Performance and energy efficiency are constrained by the current method of running deep neural networks on standard digital computer platforms. The continual data transfer that these digital systems require from memory to processor units slows computations and hinders energy optimization.

IBM Research has adapted the ideas of analog AI, which mimics how neural networks work in biological brains, to address these issues. In this method, phase-change memory, a type of nanoscale resistive memory device, is used to store synaptic weights.

Electrical pulses used by PCM devices to change their conductance allow for a range of synaptic weight values. As computations are carried out directly in memory, this analog method reduces the need for superfluous data transfer and improves efficiency.

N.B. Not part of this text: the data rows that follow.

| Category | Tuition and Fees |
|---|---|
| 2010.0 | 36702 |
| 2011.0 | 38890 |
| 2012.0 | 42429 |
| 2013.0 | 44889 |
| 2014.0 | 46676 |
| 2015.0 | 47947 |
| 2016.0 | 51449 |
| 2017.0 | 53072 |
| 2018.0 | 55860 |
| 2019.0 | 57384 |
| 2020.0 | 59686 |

A cutting-edge analog AI solution, the newly unveiled chip has 64 analog in-memory processing cores. A crossbar array of synaptic unit cells and small analog-to-digital converters are integrated into each core to enable seamless switching between the analog and digital domains. Additionally, each core’s digital processing units control scaling and nonlinear neural activation processes. The chip also features a worldwide digital processing unit and interconnected digital communication routes.

By obtaining an accuracy of 92.81 percent on the CIFAR-10 picture dataset, the research team showed the chip’s capabilities and set a record for analog AI devices.

In comparison to earlier in-memory computer chips, the throughput per area, measured in Giga-operations per second (GOPS) by area, demonstrated its greater compute efficiency. This ground-breaking chip is a milestone achievement in the field of AI hardware because to its energy-efficient design and improved performance.

The innovative design and amazing capabilities of the analog AI chip pave the groundwork for a time when a wide range of applications can access energy-efficient AI processing.

The innovation from IBM Research is a turning point that will spur improvements in AI-powered technologies for years to come.